01. Ouverture (6.40)
02. Sacrifice (5.22)
03. Tell Me Your Lies (6.48)
04. Dead Or Alive (4.30)
05. No Secrets (4.11)
06. Little Lies (5.58)
07. Fly With Me (4.57)
08. One Of These Days (6.18)
09. Trouly Tours (5.31)
10. She (6.11)
11.L’Estate – Presto (3.14) (bonus track)
Czas całkowity: 59:40
- Joe Eisenburger (vocals, bass)
- Oliver Weislogel (guitars, acoustic guitars)
- Andrew Roussak (keybords, backing vocals)
- Harry Reishmann (drums)
oraz:
- Michael Brettner (guitars (4)
1 komentarz
-
Nie oceniaj książki po okładce. Ta naczelna zasada winna przyświecać każdemu usiłującemu zgłębić intencje autora. Dlatego też nie przejąłem się zbytnio, że okładka debiutanckiego krążka Dorian Opera przypominała pierwszy album Black Sabbath. Czcionki, którymi zapisano nazwę zespołu i tytuł longplaya wydały mi się cokolwiek pretensjonalne oraz żywcem wyjęte z Worda. Przyjmijmy jednak, że wydawnictwo MALS nie dysponuje wielkimi nakładami finansowymi czy też przyzwoitymi grafikami komputerowymi. Tak naprawdę nie jest to istotne. Zajmijmy się muzyką.
Przemysław Damski wtorek, 25, listopad 2008 13:25 Link do komentarza
Na początek Uwertura, instrumentalny utwór kilkoma melorecytacjami. Słucha się go całkiem przyjemnie. Pozostaje tylko jedno ale. Czy przypadkiem tego gdzieś wcześniej nie słyszałem. Włączam raz jeszcze. O ile pewne elementy wskazują na inspirację Pink Floyd, o tyle większość jest ewidentnym kopiowaniem stylu Dream Theater z płyty Octavarium. Warto się zresztą przyjrzeć się podobieństwu nazw - Dorian Opera i Dream Theater. Nie wierzę w cudowne zbiegi okoliczności.
Sacrifice. Tu jest gorzej. Nie jestem fanem darcia się dla darcie.
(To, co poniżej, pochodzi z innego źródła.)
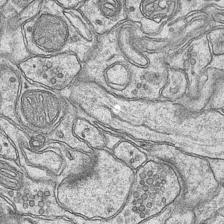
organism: Mouse
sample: CA1 Hippocampus
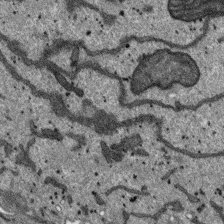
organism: Human
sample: Lung epithelial cells, uninfected (mock) control
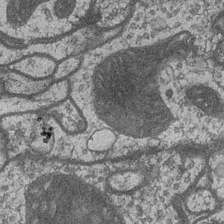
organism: Drosophila
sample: Optic medulla

Kiedy Joe Eisenburger wykonuje spokojniejsze partie wydaje się, że coś może z tego być. Niestety odnoszę wrażenie, iż mocniejsze momenty utworu i wokal do siebie nie pasują. Mamy do czynienia z przysłowiowym darciem puchy. Po co? Byłbym wdzięczny za jakiś pomysł na owo wydobywanie dźwięków. Nie oczekuję co prawda niczego na miarę Child in time Deep Purple, ale skoro panowie zapatrzyli się w Portnoya i spółkę to może jednak jakieś wnioski z Jamesa LaBrie, by się przydało wziąć. Swoją drogą naśladownictwo daje się odczuć. Wciąż jednak nie mogę się zdecydować, czy jest ono bliższe frontmanowi DT czy też Bruce'cowi Dickinsonowi.
O wiele lepiej prezentuje się kolejny utwór. Słychać dobre solówki gitarowe, oraz interesujące partie klawiszy. Słucha się tego bez jakichś specjalnych zgrzytów. Problemem znów jest jednak to, iż nie wiem czy na klawiszach gra Andrew Roussak (DO) czy Jordan Rudess (DT). Czy na gitarze szaleje Oliver Weislogel (DO) czy John Petrucci (DT).
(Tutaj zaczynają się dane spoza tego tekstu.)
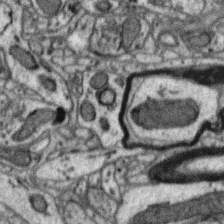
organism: Zebra finch
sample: Brain
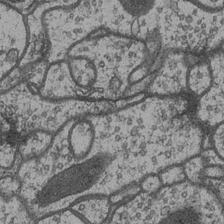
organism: Drosophila
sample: Optic medulla
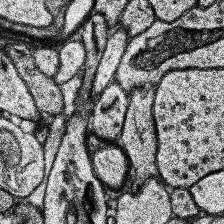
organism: Human
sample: Temporal Lobe
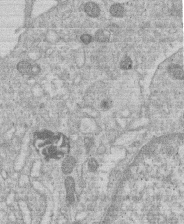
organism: Human
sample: Macrophage cells
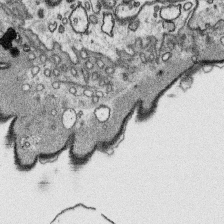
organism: Platynereis dumerilii
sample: Parapodia
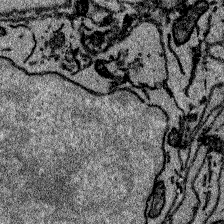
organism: Zebrafish
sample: Larval olfactory bulb
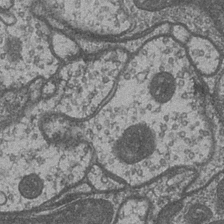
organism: Drosophila
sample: Optic medulla
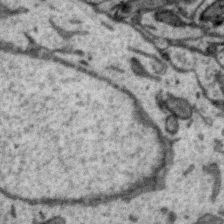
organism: Zebra finch
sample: Brain
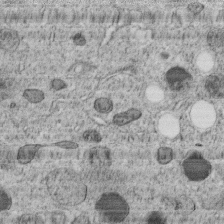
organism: C. elegans
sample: C. elegans embryo early stage
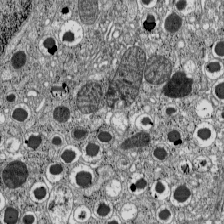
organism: C57BL Mouse
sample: Pancreatic islet
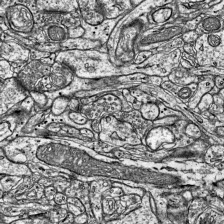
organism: Mouse
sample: Visual Cortex
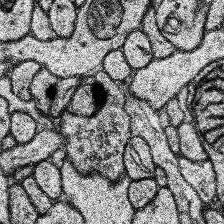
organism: Human
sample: Temporal Lobe
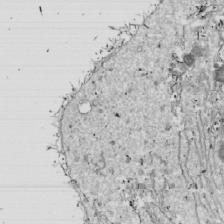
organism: Drosophila
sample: Cell division; meiosis; drosophila spermatocytes
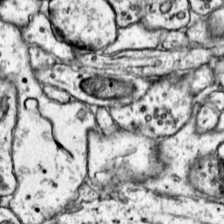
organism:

Dead or alive. Wokalista znów usiłuje się popisywać, dostając przy tym zadyszki. Na pochwałę zasługuje włączenie partii smyczkowych. Dostajemy je jednak na końcu, na doczepkę. Przejście jest dość płynne, ale prosiło się o lepsze wykorzystanie orkiestracji.
Kolejnym utworem jest tytułowe No Secrets. Z dotychczasowych jest moim skromnym zdaniem najlepszy. Nie chodzi wcale o to, że jest on najprzystępniejszy. Widać w nim jakieś ślady własnego pomysłu. Wokalu nie ma, więc irytująca zadyszka nie uprzykrzy nam słuchania. Jest powtarzający się, chwytliwy riff, czy też partia gitary. Oczywiście nosi on znamię Dream Theater, jednak w tym przypadku aż tak bym się tego nie czepiał.
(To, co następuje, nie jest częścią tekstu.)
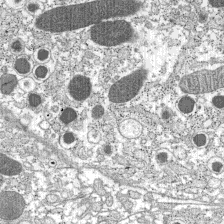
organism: C57BL Mouse
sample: Pancreatic islet
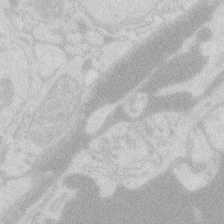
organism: Zebrafish
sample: Macrophage
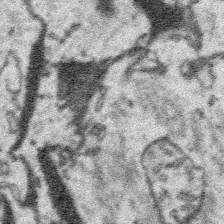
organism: Platynereis dumerilii
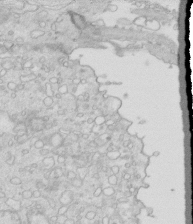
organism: Mouse
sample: Multiciliated cells
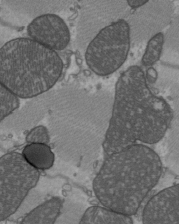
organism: C57BL Mouse
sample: Heart
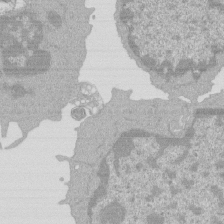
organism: Mouse
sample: Activated Pmel transgenic CD8+ T Cells
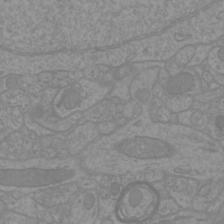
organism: Mouse
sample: Cortical neurons
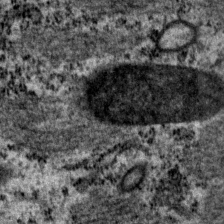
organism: P. pacificus
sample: Pharynx
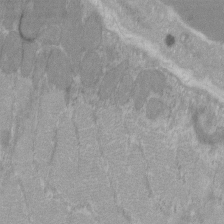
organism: C57BL Mouse
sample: Tibialis anterior muscle cell
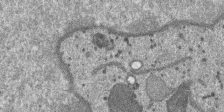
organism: Human
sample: Lung epithelial cells infected with SARS-CoV-2
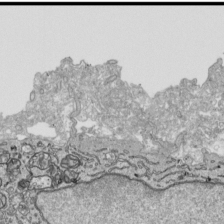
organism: Human
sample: Mitochondria in HCT116 cells
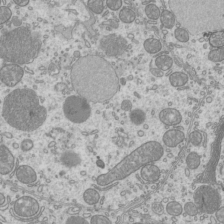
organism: Mouse
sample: Cilia; mouse epididymis
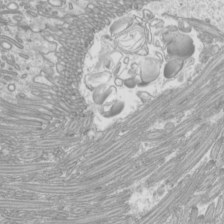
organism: Mouse
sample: Cilia; mouse epididymis
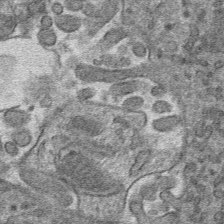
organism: Mouse
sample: Mouse hepatocytes
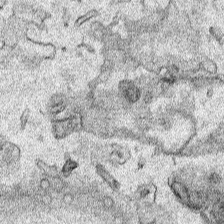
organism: Human
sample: Mitochondria in HCT116 cells
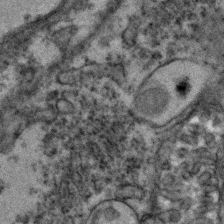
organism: Zebrafish
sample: Zebrafish embryo
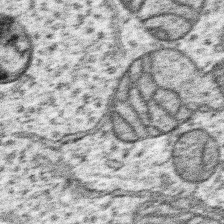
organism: Human
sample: HeLa cells
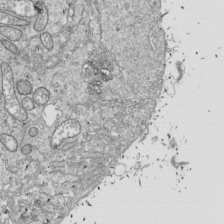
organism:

Szósta ścieżka, Little lies, przynosi coś czego się nie spodziewałem. Mamy do czynienia z przyzwoitym instrumentarium, lecz razem z chórkami przypominają bardziej Queen, a bieg po klawiszach Ricka Wakemana (Yes). Widać, że chłopaki z Opery są osłuchani. Potwierdza to kolejny utwór. Fly with me. O dziwo wokal przestaje być irytujący. Zaczyna wchodzić na właściwe dla siebie tory. Co prawda trąci to Forever young Alphaville, jednak zaraz dostajemy zawrotu głowy z powodu przeskoku. Oto w miejsce Dream Theater pojawia się Jethro Tull znane z Thick as a brick i Passion play, a nawet Minstrel in the gallery czy Gryphon.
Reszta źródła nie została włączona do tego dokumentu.